What this task involves »
Lines before the one containing "21760492.91 | 0.35 |" are to be left out; that line and every line after it, through the last line below, are to be reproduced exactly.
Top of Records to use
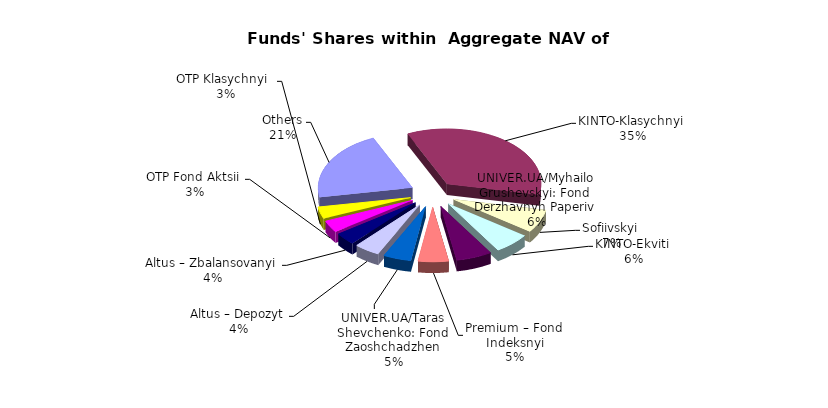
| Category | Series 0 | Series 1 |
|---|---|---|
| Others | 13035524.09 | 0.209 |
| KINTO-Klasychnyi | 21760492.91 | 0.35 |
| Sofiivskyi | 4241285.8 | 0.068 |
| KINTO-Ekviti | 3841421.14 | 0.062 |
| UNIVER.UA/Myhailo Grushevskyi: Fond Derzhavnyh Paperiv | 3819955.48 | 0.061 |
| Premium – Fond Indeksnyi | 3256880.184 | 0.052 |
| UNIVER.UA/Taras Shevchenko: Fond Zaoshchadzhen | 2979664.94 | 0.048 |
| Altus – Depozyt | 2728512.17 | 0.044 |
| Altus – Zbalansovanyi | 2229011.42 | 0.036 |
| OTP Fond Aktsii | 2168145.06 | 0.035 |
| OTP Klasychnyi  | 2163394.76 | 0.035 |
Bottom of Records to use
Answer for the task »
| KINTO-Klasychnyi | 21760492.91 | 0.35 |
| Sofiivskyi | 4241285.8 | 0.068 |
| KINTO-Ekviti | 3841421.14 | 0.062 |
| UNIVER.UA/Myhailo Grushevskyi: Fond Derzhavnyh Paperiv | 3819955.48 | 0.061 |
| Premium – Fond Indeksnyi | 3256880.184 | 0.052 |
| UNIVER.UA/Taras Shevchenko: Fond Zaoshchadzhen | 2979664.94 | 0.048 |
| Altus – Depozyt | 2728512.17 | 0.044 |
| Altus – Zbalansovanyi | 2229011.42 | 0.036 |
| OTP Fond Aktsii | 2168145.06 | 0.035 |
| OTP Klasychnyi  | 2163394.76 | 0.035 |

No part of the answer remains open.